[Data to use Boundary: Start]

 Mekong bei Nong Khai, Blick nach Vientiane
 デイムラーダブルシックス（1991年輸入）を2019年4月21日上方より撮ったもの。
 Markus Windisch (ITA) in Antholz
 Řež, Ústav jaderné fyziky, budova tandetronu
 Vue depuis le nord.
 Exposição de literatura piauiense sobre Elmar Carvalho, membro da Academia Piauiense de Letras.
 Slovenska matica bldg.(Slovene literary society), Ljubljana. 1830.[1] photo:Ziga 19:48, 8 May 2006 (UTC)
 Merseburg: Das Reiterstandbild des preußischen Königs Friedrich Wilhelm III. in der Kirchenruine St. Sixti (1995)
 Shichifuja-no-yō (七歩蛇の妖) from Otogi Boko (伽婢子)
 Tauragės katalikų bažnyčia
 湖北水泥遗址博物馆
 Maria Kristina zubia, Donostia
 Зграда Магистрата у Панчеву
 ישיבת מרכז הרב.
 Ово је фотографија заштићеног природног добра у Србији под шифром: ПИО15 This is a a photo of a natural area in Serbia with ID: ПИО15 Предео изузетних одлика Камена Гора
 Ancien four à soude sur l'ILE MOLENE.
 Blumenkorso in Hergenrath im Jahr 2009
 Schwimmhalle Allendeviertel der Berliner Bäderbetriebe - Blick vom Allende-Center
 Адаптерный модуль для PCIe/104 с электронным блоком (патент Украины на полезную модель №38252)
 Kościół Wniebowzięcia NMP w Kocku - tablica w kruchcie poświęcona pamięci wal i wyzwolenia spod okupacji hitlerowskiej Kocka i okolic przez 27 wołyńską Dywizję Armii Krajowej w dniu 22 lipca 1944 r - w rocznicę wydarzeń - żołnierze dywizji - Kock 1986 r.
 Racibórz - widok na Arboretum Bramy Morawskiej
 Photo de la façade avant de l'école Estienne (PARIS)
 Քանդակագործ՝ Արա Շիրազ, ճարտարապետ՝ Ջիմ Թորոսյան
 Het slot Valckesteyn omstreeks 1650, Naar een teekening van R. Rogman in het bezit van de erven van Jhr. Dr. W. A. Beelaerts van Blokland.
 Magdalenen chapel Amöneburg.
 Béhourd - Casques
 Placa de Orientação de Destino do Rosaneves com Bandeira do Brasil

[Data to use Boundary: End]

Task goal: Every line containing the string "Blick" is required; copy each such line from the data.

The completed task:
 Mekong bei Nong Khai, Blick nach Vientiane
 Schwimmhalle Allendeviertel der Berliner Bäderbetriebe - Blick vom Allende-Center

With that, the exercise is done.